*WORK TO BE COMPLETED*: Without any of their pictures, return all of the records exactly.

Items from a dataset:
--- START ---
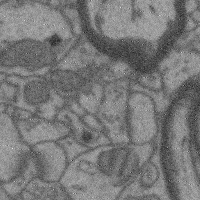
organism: Mouse
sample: Cerebral cortex
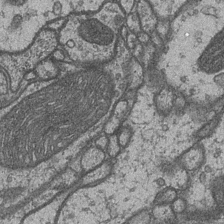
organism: Drosophila
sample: Optic medulla
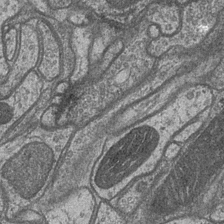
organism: Drosophila
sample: Optic medulla
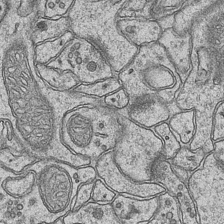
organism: Mouse
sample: CA1 Hippocampus
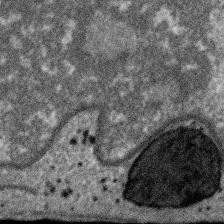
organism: Human
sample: Lung epithelial cells infected with SARS-CoV-2
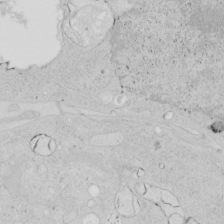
--- END ---
*ANSWER TO THIS PROBLEM*:
organism: Mouse
sample: Cerebral cortex
organism: Drosophila
sample: Optic medulla
organism: Drosophila
sample: Optic medulla
organism: Mouse
sample: CA1 Hippocampus
organism: Human
sample: Lung epithelial cells infected with SARS-CoV-2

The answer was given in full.